Coins, weights and contention in balancing networks
Abstract
A novel combinatorial approach to wait-free loadbalancing, counting, synchronization and buffer management in distributed systems, was recently introduced by Aspnes, Herlihy and Shavit. They proposed balancing and counting networks, networks that attempt to equalize their input elements (tokens) on their output wires, regardless of the arrival time and pattern. Here we address three new basic notions regarding balancing networks: (1) randomized design techniques, (2) balancing the weights of elements (rather than their count), and (3) achieving bounded-event analysis of contention, namely contention which is measured after a relatively small bound on the system's operation time (events).
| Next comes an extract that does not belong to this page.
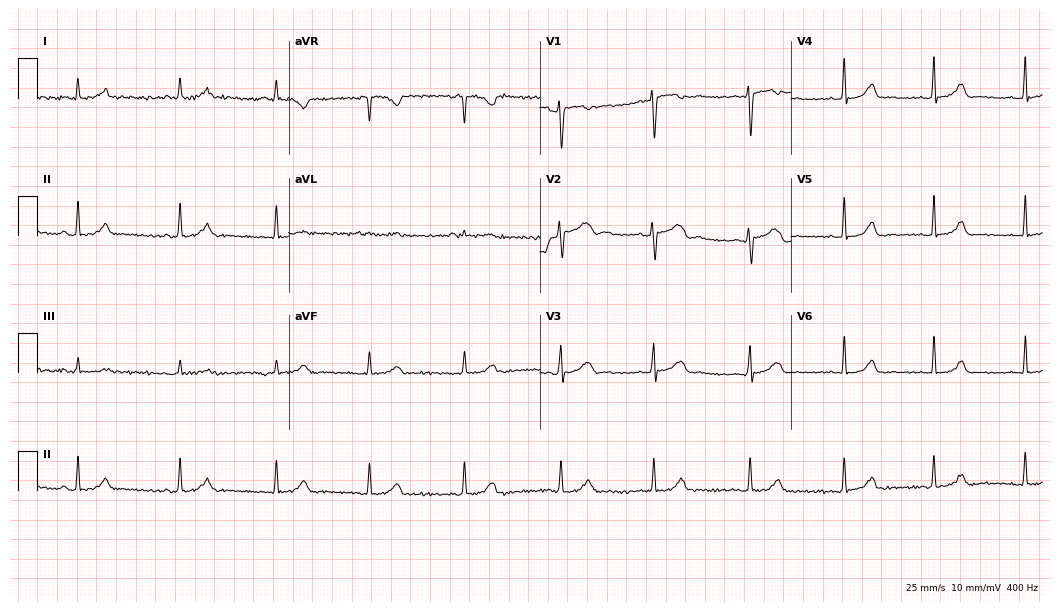
12-lead ECG from a 28-year-old female patient. No first-degree AV block, right bundle branch block (RBBB), left bundle branch block (LBBB), sinus bradycardia, atrial fibrillation (AF) or sinus tachycardia recorded for this tracing.

We present both new optimal constructions and tools for analysis. Our goal is to construct simple, practical networks with both depth and latency small. We show that randomization is quite useful to this end. We introduce randomizing balancers and use them to construct a simple butterfly-based network of depth log N (plus a small error term) which balances the tokens on its output wires to within one or two with probability 1-1/superpoly(N) With simple modifications, this holds even for adversaries who see all or part of the past network coin-flips. Also, we present optimal depth deterministic and randomized counting networks. In many applications, the tokens (e.g., jobs) may have weights (e.g., loads). To handle this, we define deterministic and randomized weight balancers. We exhibit a network that balances weights on its output wires to within M log log N where M is the largest (possibly unknown) weight of a token to pass through the network. These on-line "bin-packing" networks may be used for memory/load balancing, and more generally for weighted producer/consumer buffers in shared-memory MIMD machines or other multi-server queueing systems. Besides small depth, fast asynchronous processing requires also small contention of processors within the system's data structures. Dwork, Herlihy and Waarts proposed amortizing the contention over a number of tokens. Our technique here enables calculating contention/latency in all known deterministic or randomizing balancing networks in a bounded-event fashion: the bounds apply after a small number of tokens have passed through every network element. The original contention notion was only asymptotic (i.e., as achievable eventually).